** Opening Available records block **

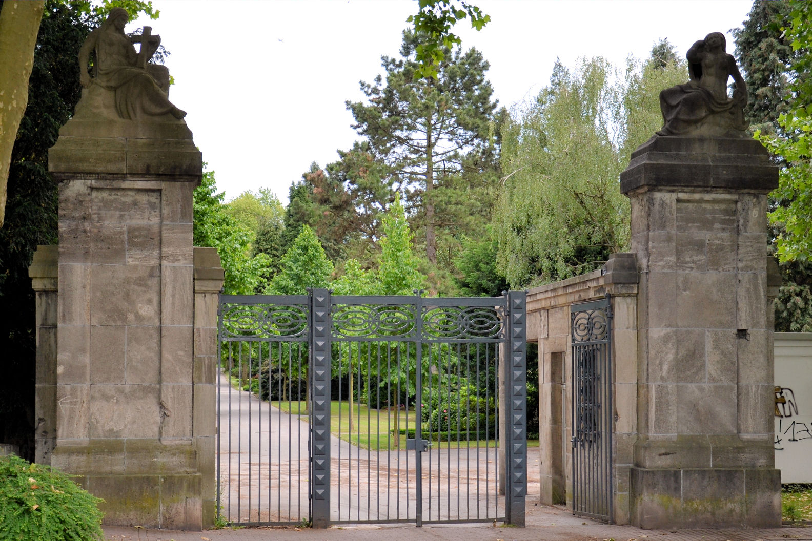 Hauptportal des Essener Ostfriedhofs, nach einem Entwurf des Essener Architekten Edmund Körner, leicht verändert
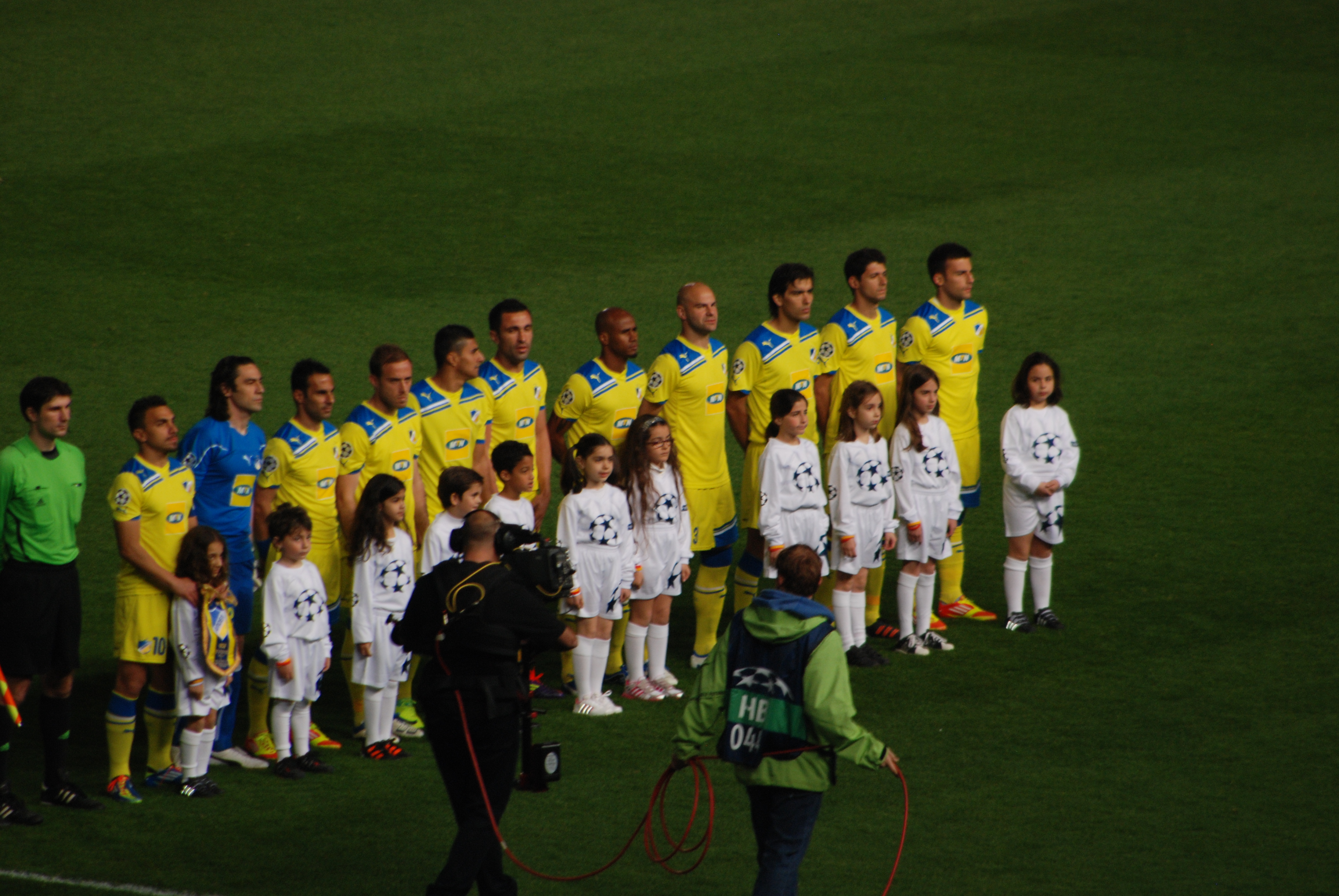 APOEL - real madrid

** Closing Available records block **
** Opening Available records block **

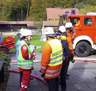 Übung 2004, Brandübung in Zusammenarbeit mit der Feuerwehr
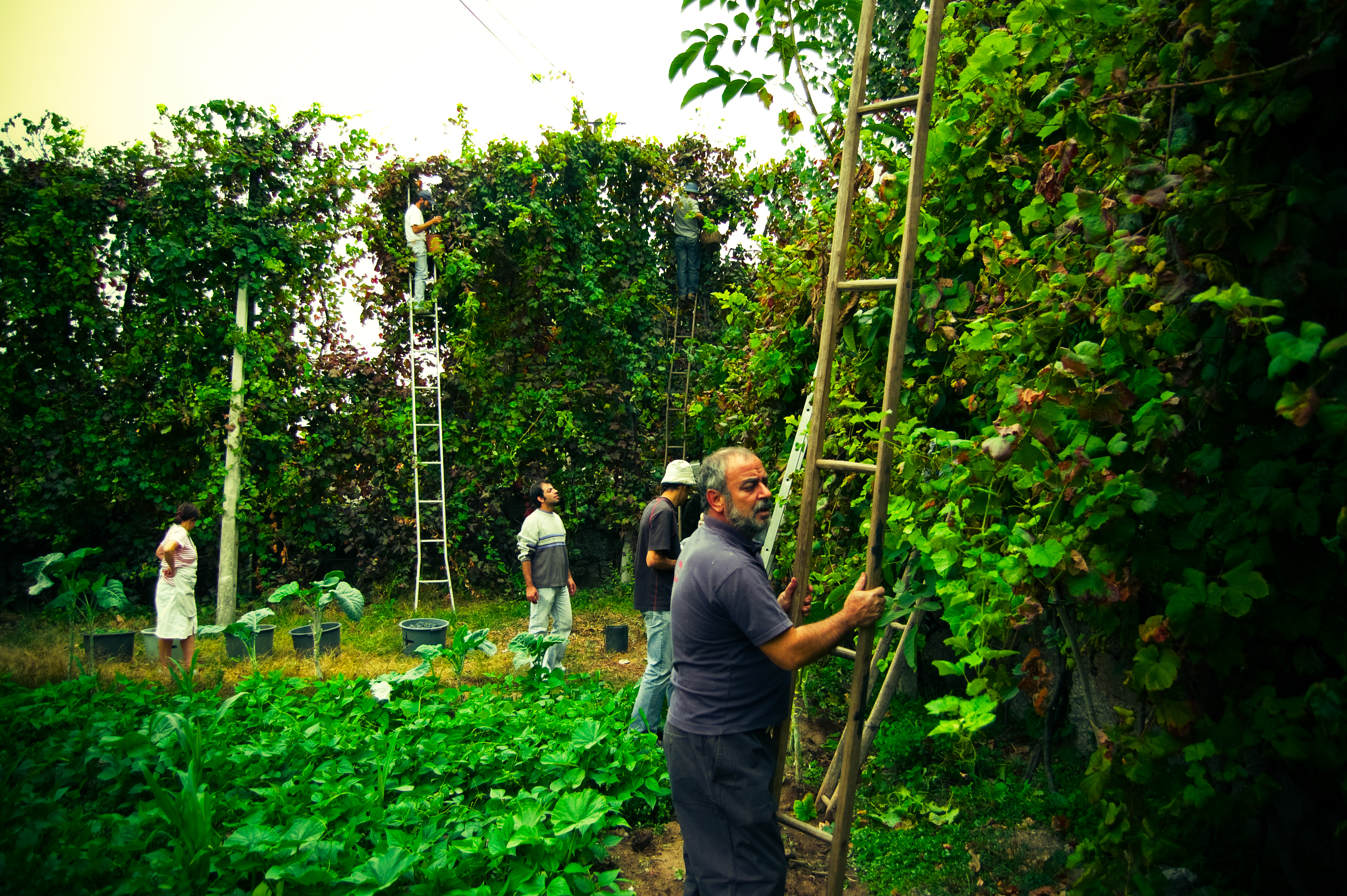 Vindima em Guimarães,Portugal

** Closing Available records block **

● Exercise:
Word for word, write out the lines above running from the one with "Übung 2004, Brandübung" up to and including the one with "Vindima em Guimarães,Portugal". Drop any picture.

● Response area:
 Übung 2004, Brandübung in Zusammenarbeit mit der Feuerwehr
 Vindima em Guimarães,Portugal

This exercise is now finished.